Era solo ese minuto donde la veías, apurabas el café tratando de encontrarla en las calles vecinas, memorizando el color del vestido.

Pero solo la miraste a los ojos.

Y ahora estabas a punto de creer que no la encontrarías.

Y no la encontraste.

Y entrarás a la librería y pedirás un trozo de papel y un boli, querrás escribir de un golpe todo, para no olvidarlo, pero solo quedará este párrafo. No recordarás dónde ni porqué lo escribiste, ni el café ni la chica ni este trozo de papel en blanco. 

Ella seguirá su camino ensayando doce modos de regresar, de cruzar ese enorme cristal, tomarse un café frente a ti diciéndose que son los ojos más bonitos que ha visto, que le gustaría estar ahí, mirándote para siempre. Pero esas cosas no las dicen las mujeres y ese hombre seguramente no la miraba a ella.

Entrará a la librería, abrirá un libro al azar, leerá un poema, y escuchará a alguien pedir un trozo de papel y un boli, mientras tiene que releer el último verso, por estar pendiente de otras cosas.

Sale de la librería sin mirar al hombre que escribe entusiasmado. 

Pasó durante veinte años por el mismo lugar, con los mismos gestos y las mismas palabras, y no vio a nadie más con aquellos ojos. Cruzando la librería, ahí estaba su escritor favorito, pensaba que vivía en Madrid.

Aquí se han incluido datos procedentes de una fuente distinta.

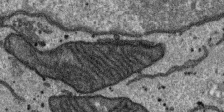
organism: Human
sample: Lung epithelial cells, uninfected (mock) control
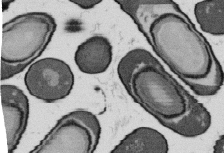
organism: B. subtilis
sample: Bacterial spore
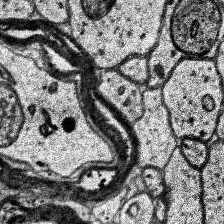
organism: Human
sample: Temporal Lobe
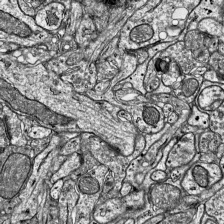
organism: Mouse
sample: Visual Cortex
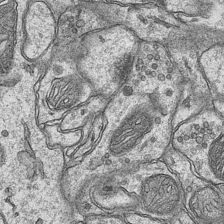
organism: Mouse
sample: CA1 Hippocampus
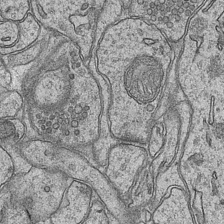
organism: Mouse
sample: CA1 Hippocampus
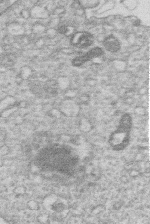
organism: Human
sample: Macrophage cells
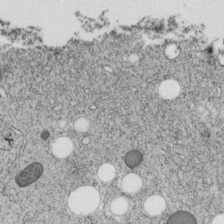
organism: C. elegans
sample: C. elegans embryo early stage
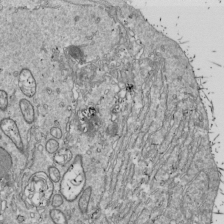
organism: Drosophila
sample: Cell division; meiosis; drosophila spermatocytes
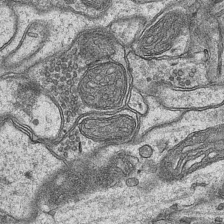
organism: Mouse
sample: CA1 Hippocampus
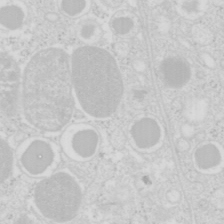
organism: Mouse
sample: Pancreas
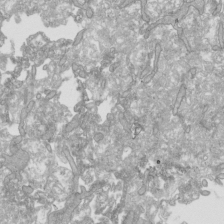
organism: Human
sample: Mitochondria in HCT116 cells
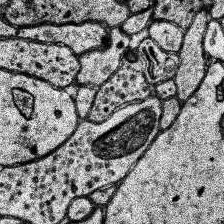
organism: Human
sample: Temporal Lobe
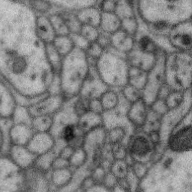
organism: Zebra finch
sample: Brain
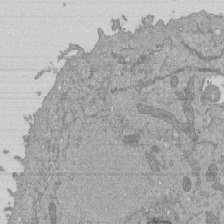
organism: Mouse
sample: ED-1 cell nuclei; centrioles
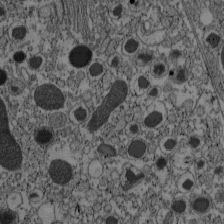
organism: C57BL Mouse
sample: Pancreatic islet
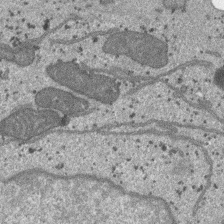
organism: Human
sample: Lung epithelial cells infected with SARS-CoV-2
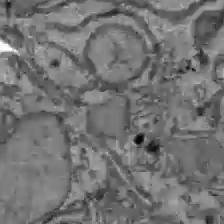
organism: C57BL Mouse
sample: Liver
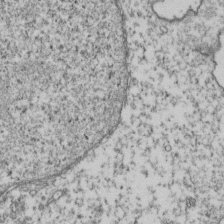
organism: Human
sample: Activated Jurkat CD4+ T cells
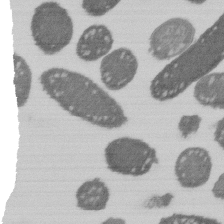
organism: E. coli
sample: Bacterial nucleoid
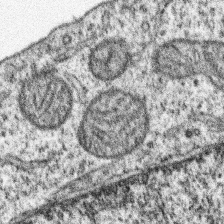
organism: Human
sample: HeLa cells
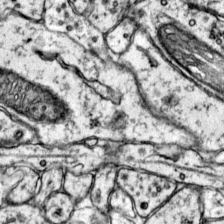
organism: Mouse
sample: Primary visual cortex
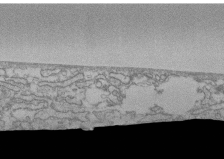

Rodrigo Quesada, por una de esas casualidades y por suerte que ella tiene, está ahí. Y le pedirá que firme su libro que, por supuesto, lo llevaba con ella. 

Estaba justo en el capítulo del hombre que sale desesperado buscando a una muchacha y la encuentra veinte años después por casualidad en el lugar donde se vieron la primera vez. 

Se acerca, le extiende el libro, balbucea: “Me puede dedicar el libro, por favor”.

—Présteme un boli.

—Qué linda historia. Casi todos sus libros me hacen llorar. Gracias… Ah, y tiene usted unos ojos muy bonitos.

Rodrigo la mira, pregunta: “¿Cómo le pongo?”.

—Soledad. Así, soledad a secas.

—Gracias a ti, Soledad. También tienes unos ojos muy bonitos. 

Y era solo ese minuto donde lo veías demorando la conversación, tratando de recordar por qué tenías ese deja vu y estabas a punto de creer que lo recordarías.

Pero no recordaste. 

Volverás al café que siempre ayuda a la memoria, aunque ahora tiene un cartel, Cerrado, y enviarás un WhatsApp cambiando la cita. Pedirás un boli en la librería y te enfrentarás nuevamente a un trozo de papel en blanco.